Sad. My mother told me I look fat in my dress.

posted 1 year ago in Emotional
Member
973 posts
Busy bee

Wow… o_O I’m so sorry! That’s horrible. Especially considering your history, that’s seriously just cruel and even, well, dangerous. Does she want you to relapse? =( Don’t listen to her. Seriously.

Honestly, I have no idea if it “doesn’t do anything for you” or “make you look pregnant” or “have big hips” because I don’t know what you look like in other dresses or clothes.

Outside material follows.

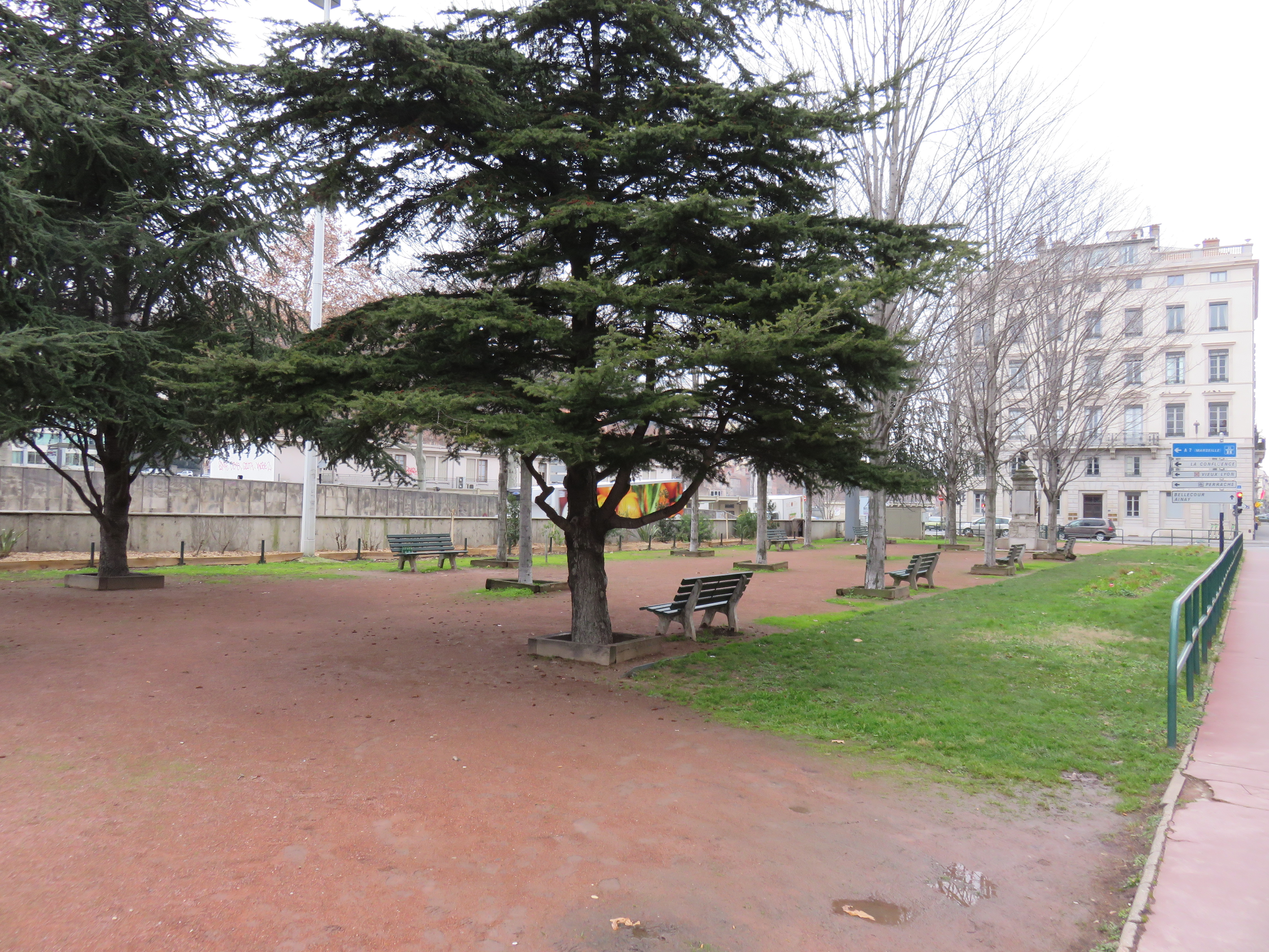 Vue de la place Gensoul dans le 2e arrondissement de Lyon.

I don’t see how it can possibly make you look hippy or pregnant because the gown flares above your hips, and actually, also near where a “pregnant” pooch would be, but your hands are also in front. 

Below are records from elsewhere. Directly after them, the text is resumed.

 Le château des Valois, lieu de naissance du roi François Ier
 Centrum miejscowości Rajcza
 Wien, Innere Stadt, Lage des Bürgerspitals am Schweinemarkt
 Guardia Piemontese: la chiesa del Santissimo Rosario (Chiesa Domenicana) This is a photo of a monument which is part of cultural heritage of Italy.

BUT from what I can tell, being completely honest and objectional, I would NEVER think you look “hippy” OR like you’re pregnant at all. Also… I don’t know the complaint on the bodice, so I can’t comment on that part in regards to her statements. I see nothing wrong with it.

I also have no idea if it’s “not flattering” on you though because I have nothing to compare to. When I see one picture, there’s always the possibility that another dress could be more or less flattering. No comparison =

 

From the one picture, I see no merit or truth whatsoever in her harsh words. And I’m not just trying to “make you feel better”; I’m being very honest.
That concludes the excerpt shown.